§ TRY IT: After locating the line that contains "Krzeszów, bazylika, Wniebowzięcie", give that line and all the rest through the end of the entries again exactly, leaving the pictures out.
- Opening Delimiter -
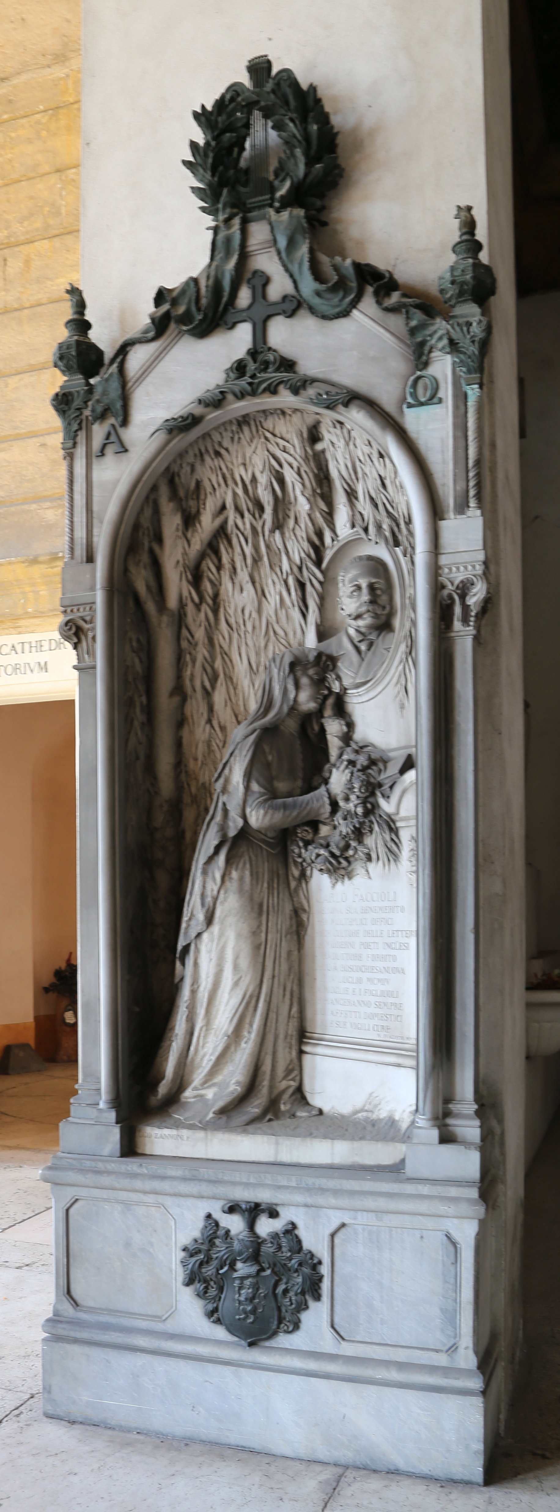 cimitero monumentale di Verona This is a photo of a monument which is part of cultural heritage of Italy.
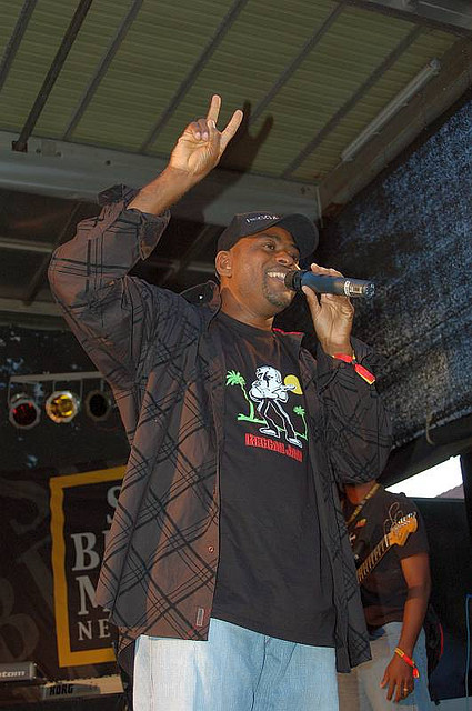 Lt. Stitchie & Band
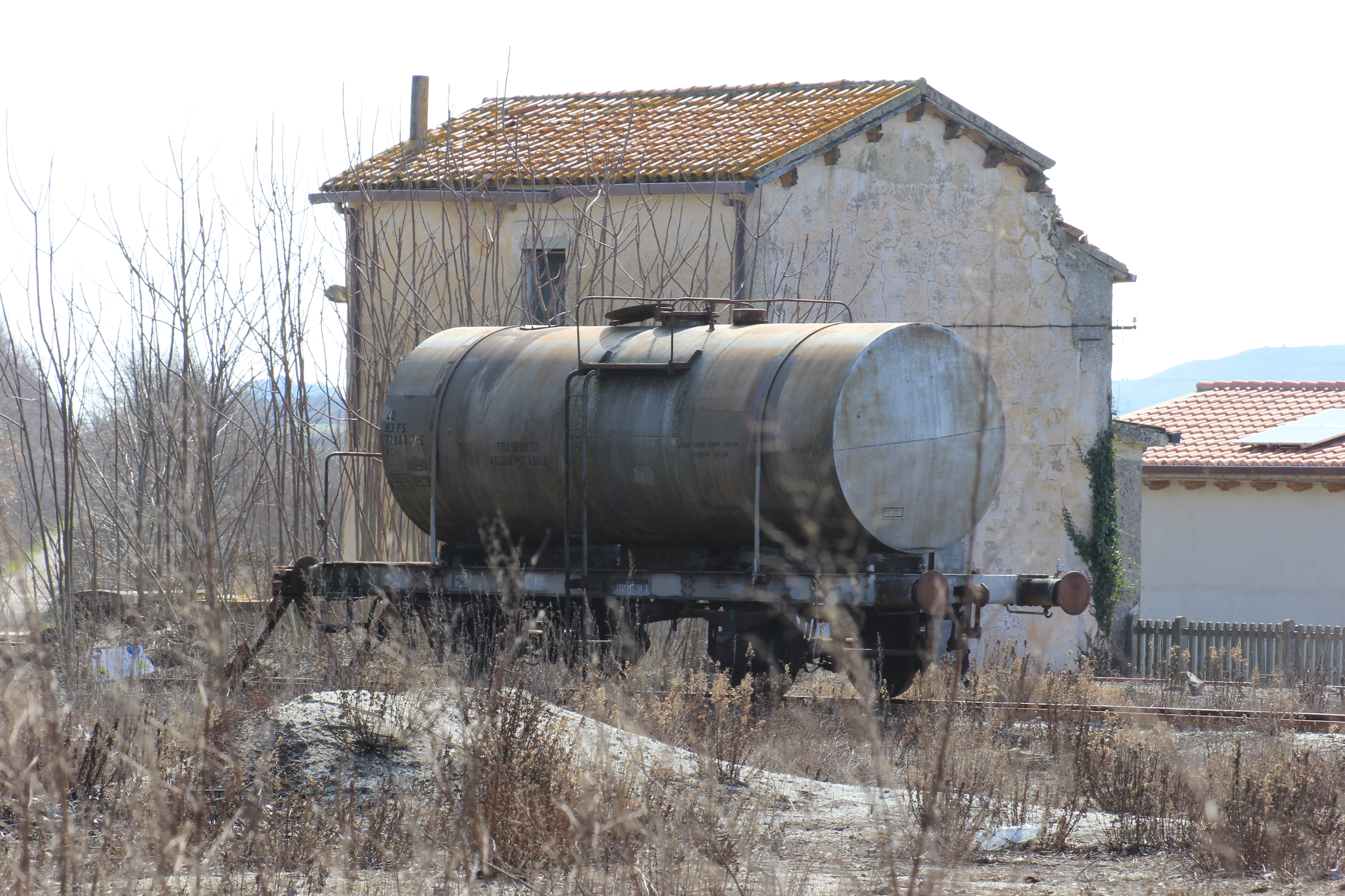 Macomer - Stazione di Campeda
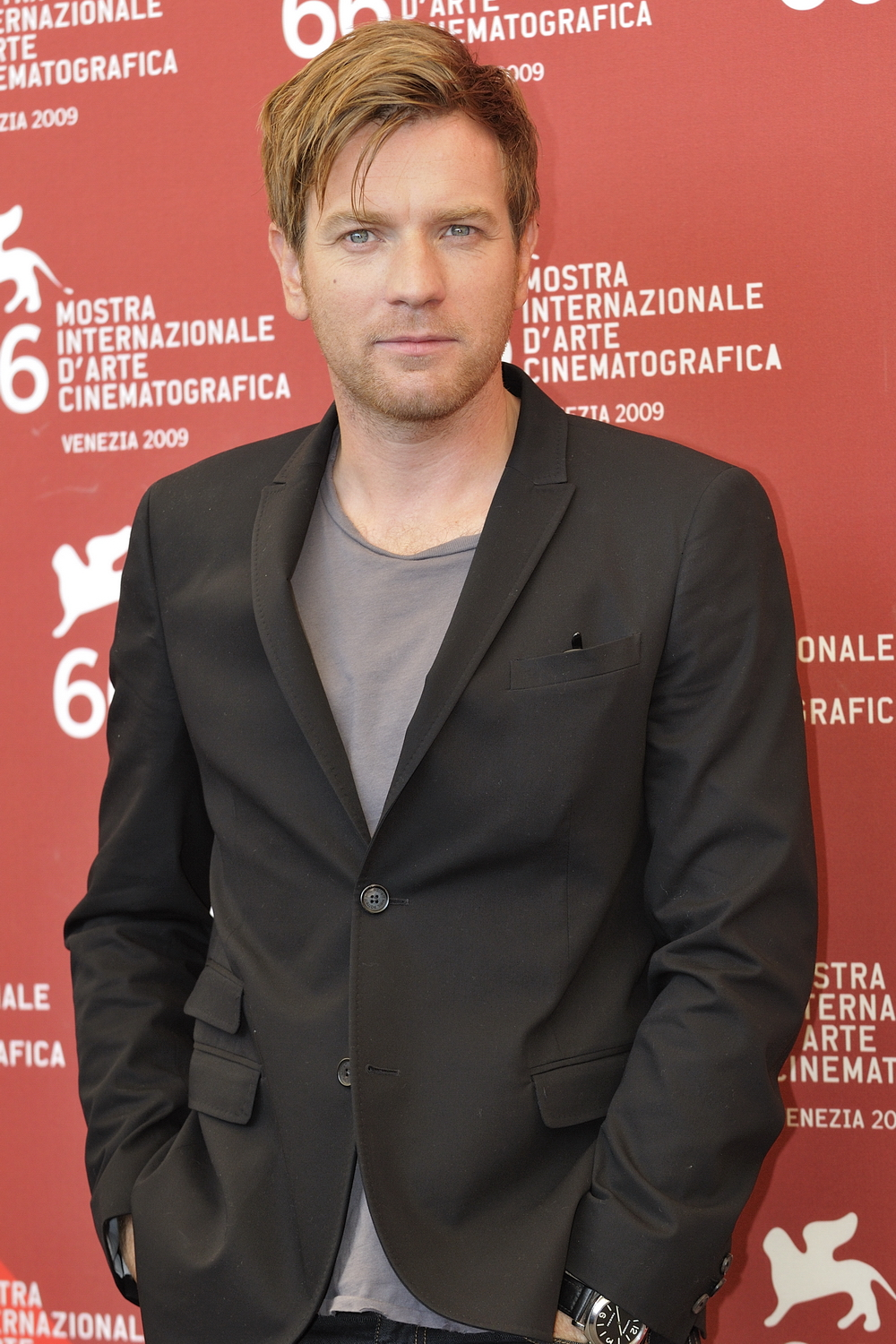 66ème Festival du Cinéma de Venise (Mostra), 6ème jour (07/09/2009) Photocall avec George Clooney et Elisabetta Canalis, Ewan McGregor et le réalisateur Grant Heslov pour le film : The men who stare at goats
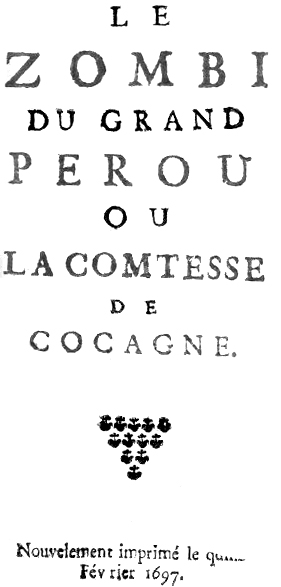 Title page of Pierre-Corneille Blessebois' Zombi du grand Pérou
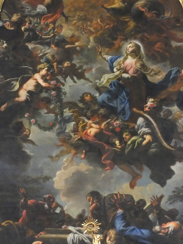 Krzeszów, bazylika, Wniebowzięcie NMP, obraz w ołtarzu głównym autorstwa P. Brandla
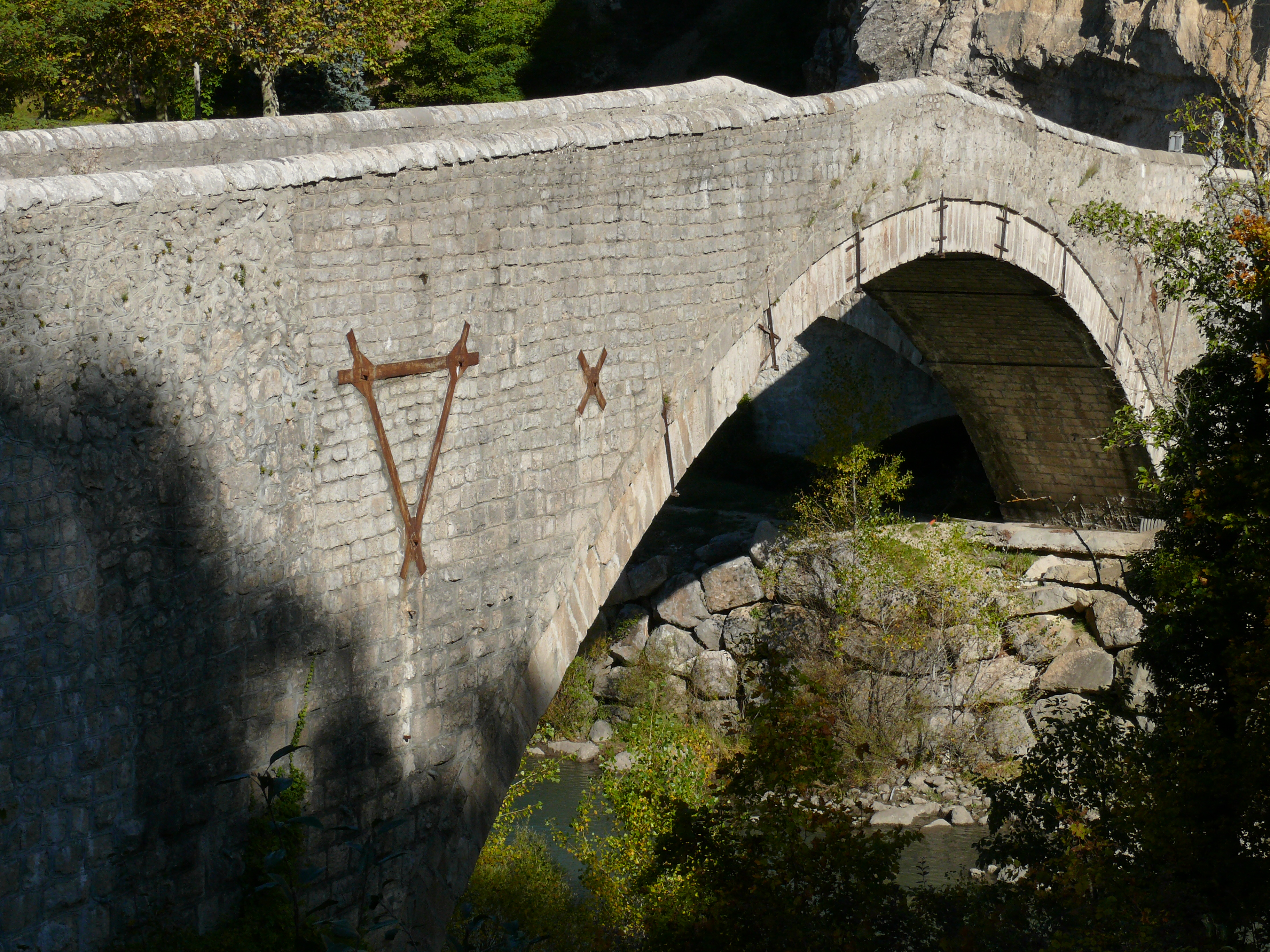 Castellane - Pont du Roc vu de l'amont
- Closing Delimiter -
§ WRITTEN RESPONSE:
 Krzeszów, bazylika, Wniebowzięcie NMP, obraz w ołtarzu głównym autorstwa P. Brandla
 Castellane - Pont du Roc vu de l'amont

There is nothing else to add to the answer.